O Tribunal Superior do Trabalho (TST) decidiu manter a condenação da empresa ao pagamento de horas extras, pois a escala 2x2 utilizada pelo trabalhador não tinha amparo em norma coletiva para parte do período trabalhado, conforme a tese vinculante do Tema 269 do TST.
Quais leis ou súmulas foram aplicadas?
A decisão se baseou na tese vinculante do Tema 269 da Tabela de Recursos de Revista Repetitivos do TST, que trata da validade da escala 2x2. Também foram citados o artigo 896, § 7º, da CLT e a Súmula 333 do TST para justificar o não seguimento do recurso.
Qual foi o argumento que mais pesou na decisão?
O argumento principal foi que a escala de trabalho 2x2, com 12 horas em turnos ininterruptos, é inválida se não for autorizada por uma norma coletiva, sentença normativa ou lei, o que não ocorreu para todo o período questionado.
A decisão foi favorável ou contrária a quem pediu?
A decisão foi favorável ao trabalhador, pois manteve o direito dele de receber as horas extras pleiteadas, negando o recurso da empresa.
O que isso significa pra quem está em situação parecida?
Significa que, se você trabalha ou trabalhou em uma escala 2x2 de 12 horas em turnos ininterruptos e não havia um acordo coletivo, sentença normativa ou lei que autorizasse esse regime, você pode ter direito a receber horas extras.
Quais provas ou documentos foram importantes?
O texto não detalha as provas ou documentos específicos, mas indica que a ausência de um instrumento coletivo (como acordo ou convenção) que autorizasse a escala 2x2 para parte do período foi crucial para a decisão.
Ainda é possível recorrer de uma decisão dessas?

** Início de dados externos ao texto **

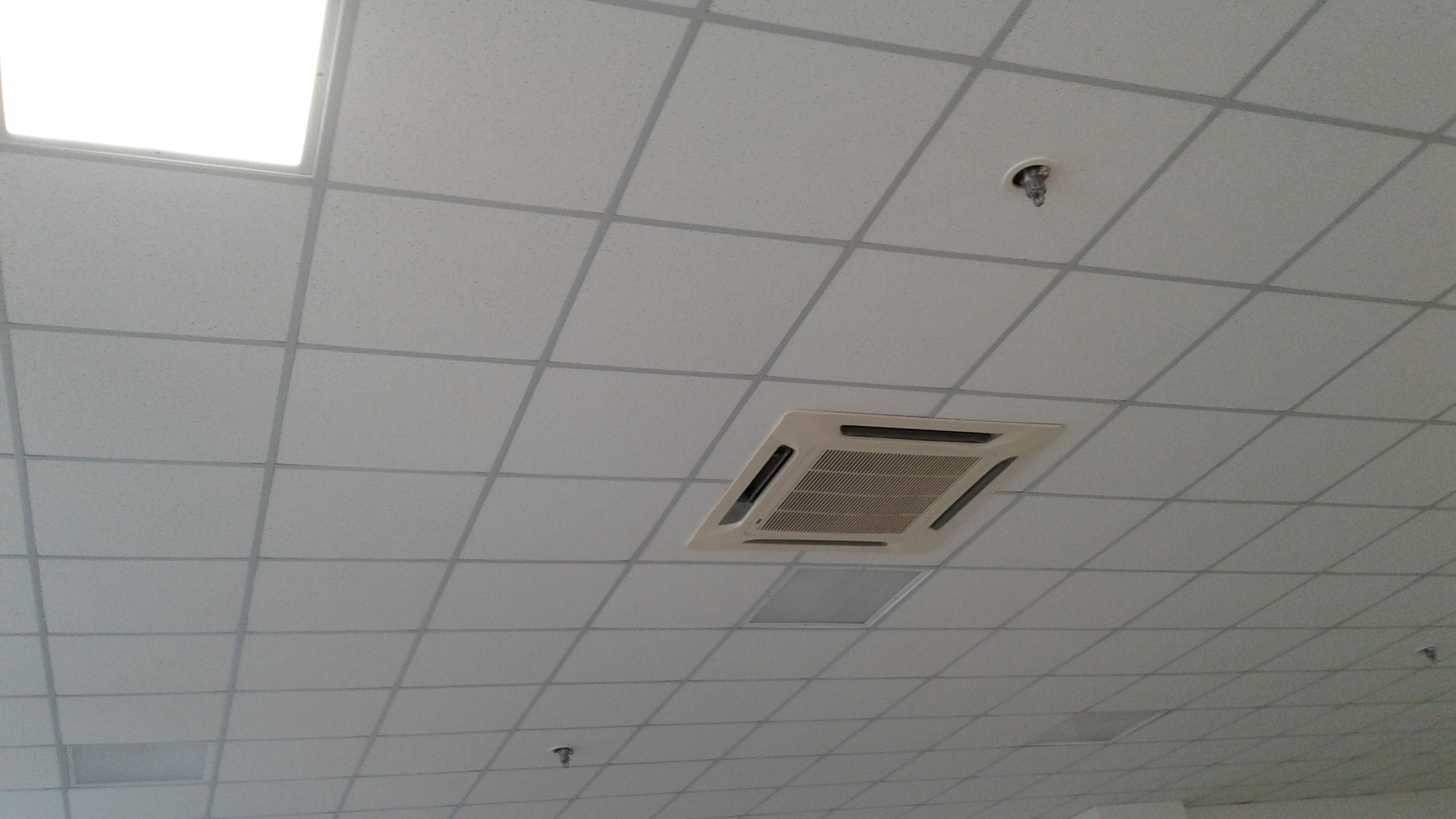 Система пожежогасіння автосалону

Em geral, após uma decisão do Tribunal Superior do Trabalho (TST) que não provê um agravo de instrumento, as possibilidades de recurso são bastante limitadas, focando em questões muito específicas e excepcionais.
Vale a pena procurar um advogado num caso assim?
Sim, é sempre recomendável procurar um advogado especialista em direito do trabalho para analisar seu caso específico, verificar a documentação e orientar sobre os melhores passos a seguir.